Chow writes: "Following its final Environmental Assessment and a 'Finding of No Significant Impact,' the Bureau of Land Management (BLM) has decided to offer 40,000 acres of Wayne National Forest-Ohio's only national forest-up for fracking."
Wayne National Forest in Ohio. (photo: EcoWatch)
Feds to Auction Off Ohio's Only National Forest to Fracking
06 November 16
ollowing its final Environmental Assessment and a "Finding of No Significant Impact," the Bureau of Land Management (BLM) has decided to offer 40,000 acres of Wayne National Forest—Ohio's only national forest—up for fracking.
The BLM is now planning an online auction on Dec. 13 to lease the first 1,600 acres of the forest near Monroe, Noble and Washington counties to oil and gas development. The minimum acceptable bid can be as little as $2 per acre.
Local environmental groups and activists have unsurprisingly spoken out against the unconventional drilling of their state's sole national forest.
Athens County Fracking Action Network (ACFAN) has criticized the BLM for not considering the full extent of fracking's negative impacts in its final Environmental Assessment posted earlier this month, including fracking's threat to drinking water and its harm to public health and the climate.
"[US Forest Service decision maker and regional forester Kathleen Atkinson] clearly has ignored the facts that the Environmental Assessment is woefully inadequate," Athens County resident and Bern Township Trustee Roxanne Groff told EcoWatch via email. "The Assessment does not cover cumulative effects of fracking in the Wayne. Up-to-date research must be used to address climate issues of fracking on public lands. This has NOT been done for the Wayne National Forest. Research that is 11 years old is the basis for her decision."
Rise of Fracking Wastewater Injections in Ohio Sparks Fears of Earthquakes, Water Contamination https://t.co/hXGv3uIIRe @DontFrackNY @ukycc
— EcoWatch (@EcoWatch) March 9, 2016
"To date, over 17,000 comments have been submitted to the BLM addressing concerns with fracking in our only National Forest and yet the sale of 1,600 acres of mineral parcels goes forward," she continued. "Socio-economic facts are misrepresented, violating the 1994 Executive Order 12898 regarding Environmental Justice. The BLM ignores the minority Native American population in the Marietta Unit and the higher than U.S. average low-income population. This is unacceptable!"
"There has been no adequate [National Environmental Policy Act] evaluation of fracking the Wayne to date," Heather Cantino, ACFAN steering committee chair, said. "The 2006 Plan, which the BLM and USFS cite as the basis for their recent decision to go ahead with leasing, did not evaluate impacts of fracking."
"The current BLM EA is a shoddy, inadequate document not even worthy of a high school science report," Cantino added. "The feds apparently want to give away our forest, climate and communities to the fracking industry and will stop at nothing.

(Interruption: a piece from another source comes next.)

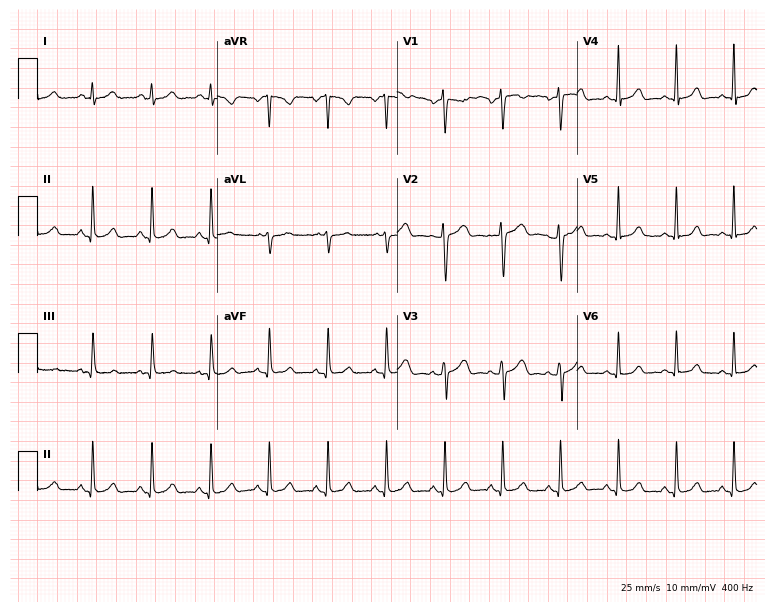
12-lead ECG from a female patient, 48 years old. Shows sinus tachycardia (a sinus rate of 100 beats per minute or more).
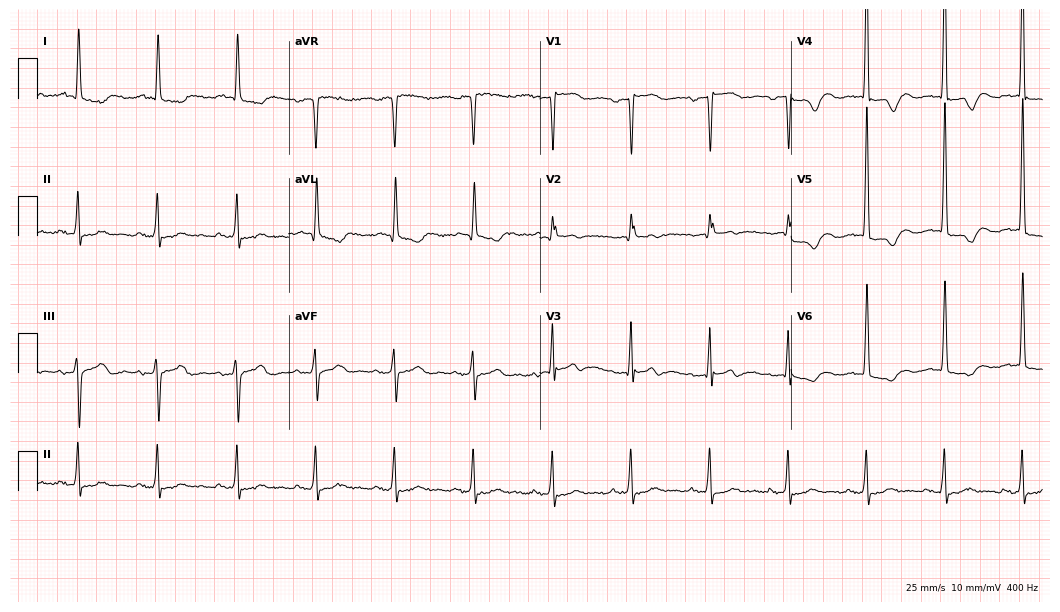
Standard 12-lead ECG recorded from a female, 78 years old. None of these six findings is recorded: first-degree AV block, right bundle branch block, left bundle branch block, sinus bradycardia, atrial fibrillation, sinus tachycardia.

NEPA and science don't seem to be relevant anymore to federal actions. This is a horrifying denial of science, law, and justice."
ACFAN has been working with the Buckeye Forest Council, Sierra Club and other concerned groups and citizens to stop officials from opening up the Wayne National Forest to fracking since 2011. ACFAN also noted that Wayne National Forest is "already highly fragmented and abused, with extensive logging, inappropriate burning, ATV trails (unlike nearby Indiana's and West Virginia's, which prohibit them), and increasingly prevalent invasive plants."
Meanwhile, energy industry officials have applauded the decision. Shawn Bennett, executive vice president of the Ohio Oil and Gas Association, told The Columbus Dispatch that the proposed leases are "a step in the right direction" and "opens up lands that are required to be leased by several federal statutes."
"The project does not violate any known federal, state, local or tribal law or requirement imposed for the protection of the environment," states the final report signed by BLM district manager Dean Gettinger.
As it stands, there are now less than 30-days for opponents to file a formal protest of the proposed lease. Nathan Johnson, an attorney for the Ohio Environmental Council, told the Dispatch that his group will appeal the decision on the grounds that the government has not done enough to consider environmental concerns.
A Change.org petition backed by more than 1,200 signatories has also been launched to protest the leasing.